Task to complete = The output has to be the full set of records, reproduced exactly, minus any picture.

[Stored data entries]
────
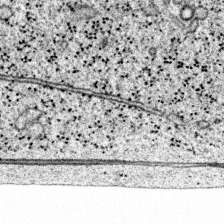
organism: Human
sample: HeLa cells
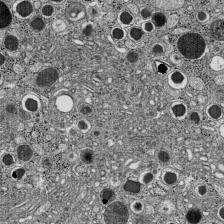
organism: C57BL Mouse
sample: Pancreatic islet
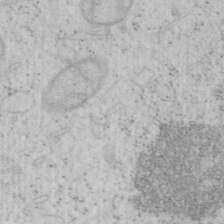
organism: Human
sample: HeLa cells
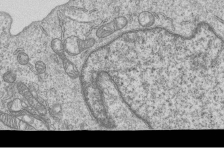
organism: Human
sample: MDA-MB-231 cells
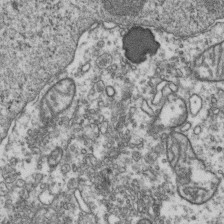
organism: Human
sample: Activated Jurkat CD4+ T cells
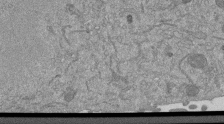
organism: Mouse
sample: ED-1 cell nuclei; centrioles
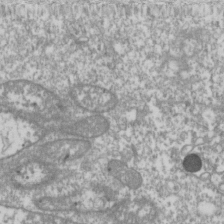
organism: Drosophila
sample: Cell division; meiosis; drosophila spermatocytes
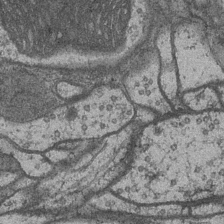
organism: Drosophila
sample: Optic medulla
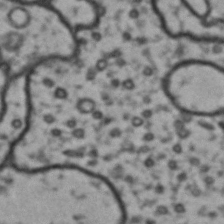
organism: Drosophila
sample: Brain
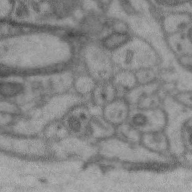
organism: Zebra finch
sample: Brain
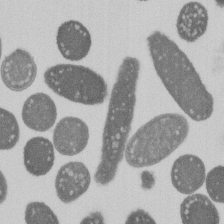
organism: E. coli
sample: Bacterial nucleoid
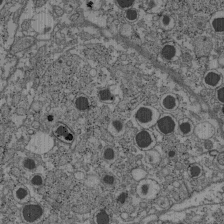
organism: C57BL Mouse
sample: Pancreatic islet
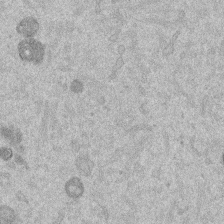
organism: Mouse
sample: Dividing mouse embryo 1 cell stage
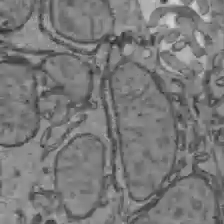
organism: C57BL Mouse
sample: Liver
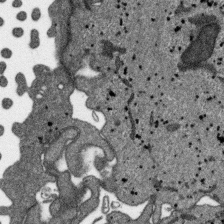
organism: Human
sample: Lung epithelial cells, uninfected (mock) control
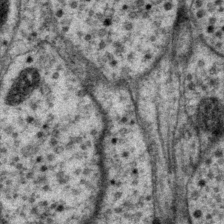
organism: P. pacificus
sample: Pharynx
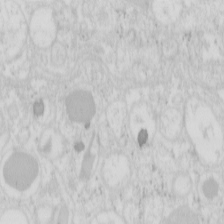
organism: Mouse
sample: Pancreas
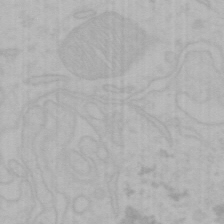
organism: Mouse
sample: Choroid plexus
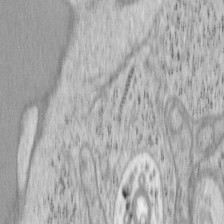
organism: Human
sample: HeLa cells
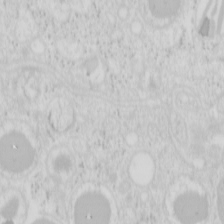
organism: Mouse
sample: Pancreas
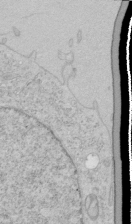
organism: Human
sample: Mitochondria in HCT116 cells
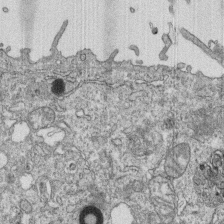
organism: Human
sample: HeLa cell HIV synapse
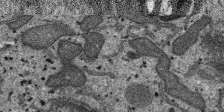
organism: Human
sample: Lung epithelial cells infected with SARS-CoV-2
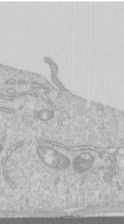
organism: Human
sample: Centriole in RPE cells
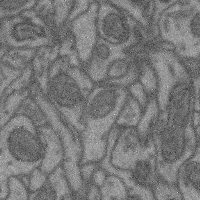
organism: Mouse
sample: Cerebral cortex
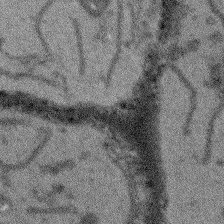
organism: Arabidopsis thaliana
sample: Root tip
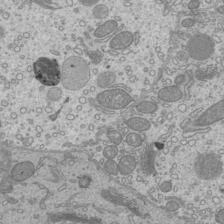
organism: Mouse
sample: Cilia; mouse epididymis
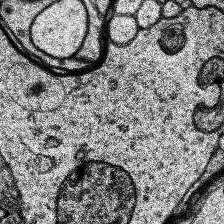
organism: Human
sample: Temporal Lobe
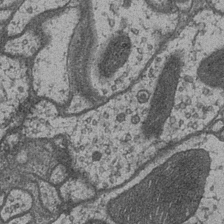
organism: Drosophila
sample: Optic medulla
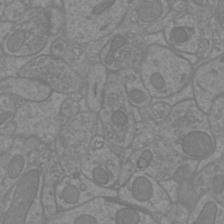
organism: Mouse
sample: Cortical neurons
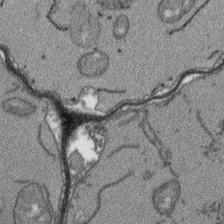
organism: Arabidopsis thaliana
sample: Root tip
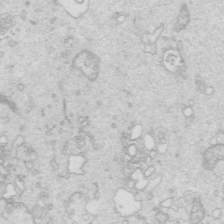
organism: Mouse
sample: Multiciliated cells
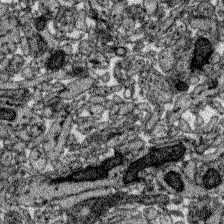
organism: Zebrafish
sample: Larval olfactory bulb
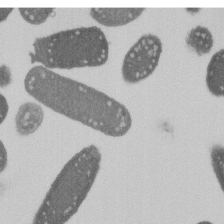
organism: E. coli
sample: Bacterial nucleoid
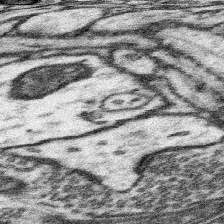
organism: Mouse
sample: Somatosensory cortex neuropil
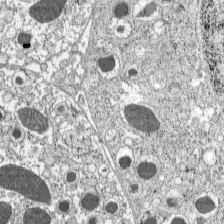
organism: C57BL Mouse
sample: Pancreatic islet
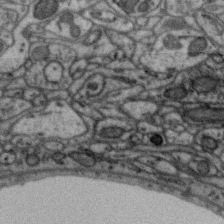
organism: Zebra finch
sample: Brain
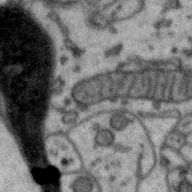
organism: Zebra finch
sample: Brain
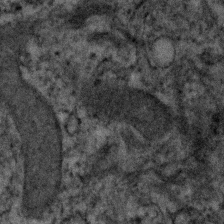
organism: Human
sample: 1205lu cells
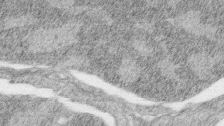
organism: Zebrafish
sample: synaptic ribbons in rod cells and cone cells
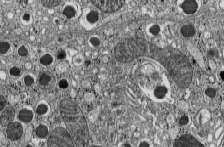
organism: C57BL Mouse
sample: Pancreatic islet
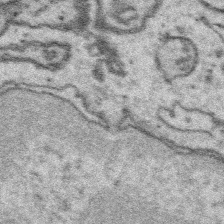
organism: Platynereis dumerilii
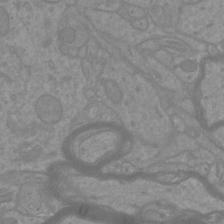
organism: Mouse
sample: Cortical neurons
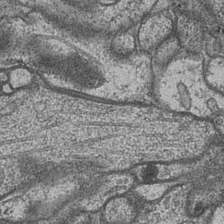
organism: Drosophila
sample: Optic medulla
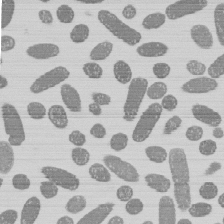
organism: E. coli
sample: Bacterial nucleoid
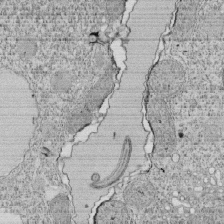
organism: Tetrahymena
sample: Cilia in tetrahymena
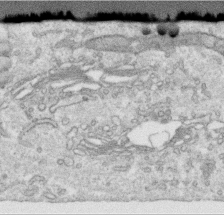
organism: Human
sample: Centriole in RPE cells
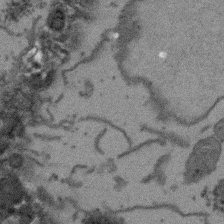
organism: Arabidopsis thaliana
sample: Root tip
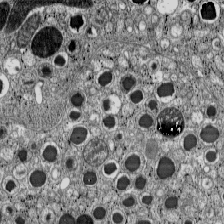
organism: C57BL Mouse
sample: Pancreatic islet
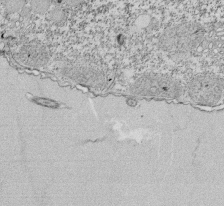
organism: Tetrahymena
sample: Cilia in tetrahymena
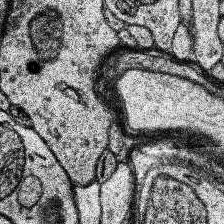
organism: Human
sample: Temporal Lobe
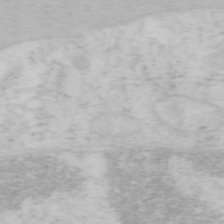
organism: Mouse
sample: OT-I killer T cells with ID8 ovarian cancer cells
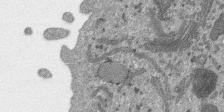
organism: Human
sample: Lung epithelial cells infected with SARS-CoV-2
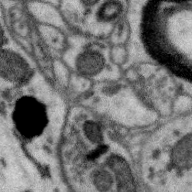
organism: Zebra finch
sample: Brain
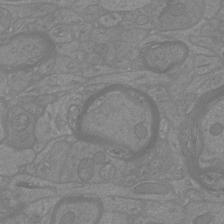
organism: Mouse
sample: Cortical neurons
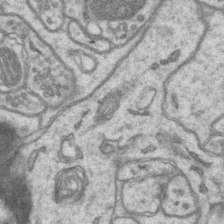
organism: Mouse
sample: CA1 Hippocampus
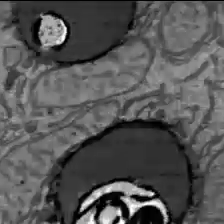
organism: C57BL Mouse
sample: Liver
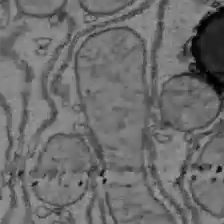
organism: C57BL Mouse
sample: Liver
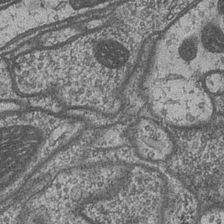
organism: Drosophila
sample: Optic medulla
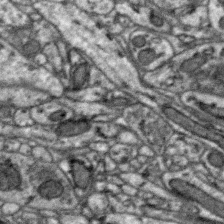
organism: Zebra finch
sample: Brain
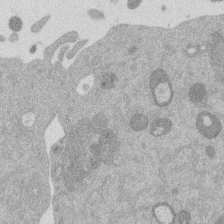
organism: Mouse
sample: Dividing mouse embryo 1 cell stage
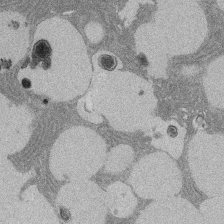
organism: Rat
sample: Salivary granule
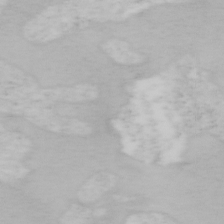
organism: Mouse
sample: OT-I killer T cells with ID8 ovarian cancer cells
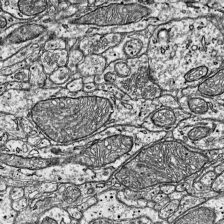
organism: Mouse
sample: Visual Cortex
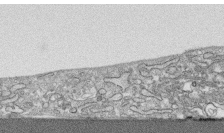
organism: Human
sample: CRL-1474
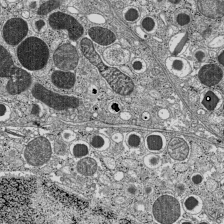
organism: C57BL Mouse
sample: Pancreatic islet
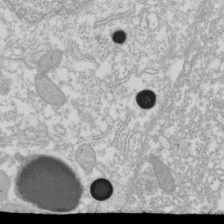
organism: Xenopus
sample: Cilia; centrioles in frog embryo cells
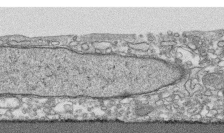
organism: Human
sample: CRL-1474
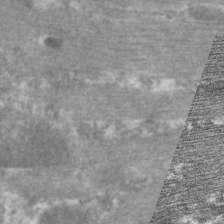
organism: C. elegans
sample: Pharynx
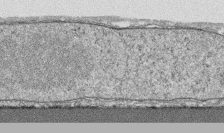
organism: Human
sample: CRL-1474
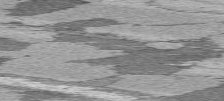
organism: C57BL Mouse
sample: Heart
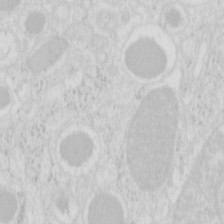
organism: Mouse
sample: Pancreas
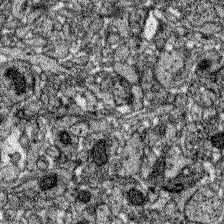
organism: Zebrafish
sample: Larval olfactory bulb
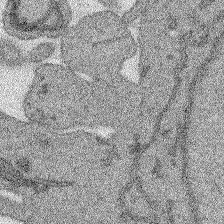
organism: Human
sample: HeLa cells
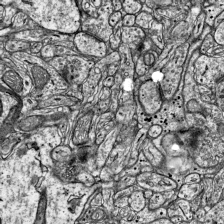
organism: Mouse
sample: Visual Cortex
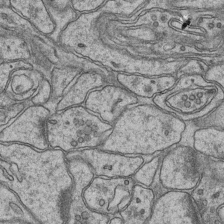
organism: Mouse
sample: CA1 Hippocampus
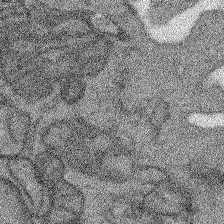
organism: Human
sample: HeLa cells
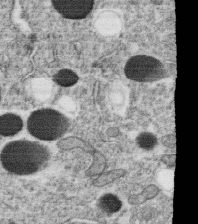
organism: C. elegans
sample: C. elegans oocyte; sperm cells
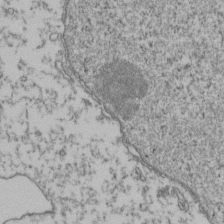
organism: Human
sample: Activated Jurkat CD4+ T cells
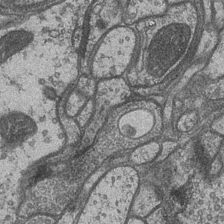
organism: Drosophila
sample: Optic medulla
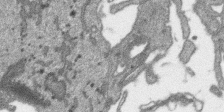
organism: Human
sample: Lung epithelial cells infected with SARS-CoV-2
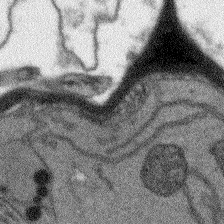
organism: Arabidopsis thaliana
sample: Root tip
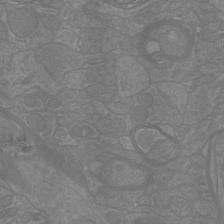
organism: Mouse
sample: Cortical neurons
────
Solved exercise =
organism: Human
sample: HeLa cells
organism: C57BL Mouse
sample: Pancreatic islet
organism: Human
sample: HeLa cells
organism: Human
sample: MDA-MB-231 cells
organism: Human
sample: Activated Jurkat CD4+ T cells
organism: Mouse
sample: ED-1 cell nuclei; centrioles
organism: Drosophila
sample: Cell division; meiosis; drosophila spermatocytes
organism: Drosophila
sample: Optic medulla
organism: Drosophila
sample: Brain
organism: Zebra finch
sample: Brain
organism: E. coli
sample: Bacterial nucleoid
organism: C57BL Mouse
sample: Pancreatic islet
organism: Mouse
sample: Dividing mouse embryo 1 cell stage
organism: C57BL Mouse
sample: Liver
organism: Human
sample: Lung epithelial cells, uninfected (mock) control
organism: P. pacificus
sample: Pharynx
organism: Mouse
sample: Pancreas
organism: Mouse
sample: Choroid plexus
organism: Human
sample: HeLa cells
organism: Mouse
sample: Pancreas
organism: Human
sample: Mitochondria in HCT116 cells
organism: Human
sample: HeLa cell HIV synapse
organism: Human
sample: Lung epithelial cells infected with SARS-CoV-2
organism: Human
sample: Centriole in RPE cells
organism: Mouse
sample: Cerebral cortex
organism: Arabidopsis thaliana
sample: Root tip
organism: Mouse
sample: Cilia; mouse epididymis
organism: Human
sample: Temporal Lobe
organism: Drosophila
sample: Optic medulla
organism: Mouse
sample: Cortical neurons
organism: Arabidopsis thaliana
sample: Root tip
organism: Mouse
sample: Multiciliated cells
organism: Zebrafish
sample: Larval olfactory bulb
organism: E. coli
sample: Bacterial nucleoid
organism: Mouse
sample: Somatosensory cortex neuropil
organism: C57BL Mouse
sample: Pancreatic islet
organism: Zebra finch
sample: Brain
organism: Zebra finch
sample: Brain
organism: Human
sample: 1205lu cells
organism: Zebrafish
sample: synaptic ribbons in rod cells and cone cells
organism: C57BL Mouse
sample: Pancreatic islet
organism: Platynereis dumerilii
organism: Mouse
sample: Cortical neurons
organism: Drosophila
sample: Optic medulla
organism: E. coli
sample: Bacterial nucleoid
organism: Tetrahymena
sample: Cilia in tetrahymena
organism: Human
sample: Centriole in RPE cells
organism: Arabidopsis thaliana
sample: Root tip
organism: C57BL Mouse
sample: Pancreatic islet
organism: Tetrahymena
sample: Cilia in tetrahymena
organism: Human
sample: Temporal Lobe
organism: Mouse
sample: OT-I killer T cells with ID8 ovarian cancer cells
organism: Human
sample: Lung epithelial cells infected with SARS-CoV-2
organism: Zebra finch
sample: Brain
organism: Mouse
sample: Cortical neurons
organism: Mouse
sample: CA1 Hippocampus
organism: C57BL Mouse
sample: Liver
organism: C57BL Mouse
sample: Liver
organism: Drosophila
sample: Optic medulla
organism: Zebra finch
sample: Brain
organism: Mouse
sample: Dividing mouse embryo 1 cell stage
organism: Rat
sample: Salivary granule
organism: Mouse
sample: OT-I killer T cells with ID8 ovarian cancer cells
organism: Mouse
sample: Visual Cortex
organism: Human
sample: CRL-1474
organism: C57BL Mouse
sample: Pancreatic islet
organism: Xenopus
sample: Cilia; centrioles in frog embryo cells
organism: Human
sample: CRL-1474
organism: C. elegans
sample: Pharynx
organism: Human
sample: CRL-1474
organism: C57BL Mouse
sample: Heart
organism: Mouse
sample: Pancreas
organism: Zebrafish
sample: Larval olfactory bulb
organism: Human
sample: HeLa cells
organism: Mouse
sample: Visual Cortex
organism: Mouse
sample: CA1 Hippocampus
organism: Human
sample: HeLa cells
organism: C. elegans
sample: C. elegans oocyte; sperm cells
organism: Human
sample: Activated Jurkat CD4+ T cells
organism: Drosophila
sample: Optic medulla
organism: Human
sample: Lung epithelial cells infected with SARS-CoV-2
organism: Arabidopsis thaliana
sample: Root tip
organism: Mouse
sample: Cortical neurons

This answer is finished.